| I can't believe in how misguided this post is... 1. They provide a service to people around the world, yet they don't ensure that someone is available as an emergency contact on Sunday evening, when the first post-deployment usage happens. 2. They don't have a universal list of "this breaks, contact that guy". 3. They don't have a known instant rollback procedure for a release. 4. They don't have cross-component integration tests and they don't do them manually either. 5. They decide that since they can't do a release that doesn't break stuff and can't organise themselves to resolve it quickly during the weekend when it affects only a small number of people, they'll do releases in the middle of the day now, so that they hear customers complaining right away. Is that for real? Is he serious? Here's what I would get out of that issue (even if it's basically reiterating the "wrong" things above): They need to do more integration testing before a release. They need to know who to contact and have to make sure the person is on call and ready for action. The person handling the issue needs to have a simple, quick way to reverse the release without manual intervention (tweaking the code). Again, this specific issue should get regression tests right away. And the most important thing - NEVER treat your customers as a test suite. Of course I'm aware not everyone can afford operating like that. But at least this could be their goal. "Let's make breakage affect more people, so we know about it earlier and when we're at work" is a really silly conclusion. |
While I'm sure there's a lot of stuff we could improve, the situation's not exactly as you describe.

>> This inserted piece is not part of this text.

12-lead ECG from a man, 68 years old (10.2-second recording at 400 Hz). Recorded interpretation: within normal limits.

Responding to a few contacts:
1 & 2. We do have a list of "if this breaks, contact this guy." What we don't have (in response to your first point) is a demand that those people be available Sunday night.

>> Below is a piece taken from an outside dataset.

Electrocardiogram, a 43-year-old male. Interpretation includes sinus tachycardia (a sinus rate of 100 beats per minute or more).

3. We have a known rollback procedure. It does not work if we do a irreversible schema change and the problem's not caught until 20 hours later. We couldn't just throw out 20 hours of data.
4. We actually do a lot of testing. Beginning on Wednesday, we deploy to our early leak accounts. We steadily increase that through the week. The problem with this particular bug is that you could use Kiln lightly (most of our test accounts are not large accounts) without hitting this problem at all. Even the full QA test suite did not trigger the problem. That happened because Kiln was designed to keep working in the case of a FogBugz communication failure until it couldn't, which was directly proportional to how much you used Kiln. The real problem here, which has been fixed, is that Kiln should not attempt to hide a problem communicating with FogBugz.
5. We don't do release in the middle of the day. We do them at 10 PM. I have no idea where you got that.
There's a lot we can improve. We need to make sure Kiln not talking to FogBugz, which can bring down Kiln, hard-fails, instead of trying to continue. We need to make sure that all hands are on-deck when people are going to work, as you noted, which is vastly easier to do midweek than Sunday night. And we probably ought to add more automated testing to the integration points. But I think you're painting a somewhat unfair picture of the current situation.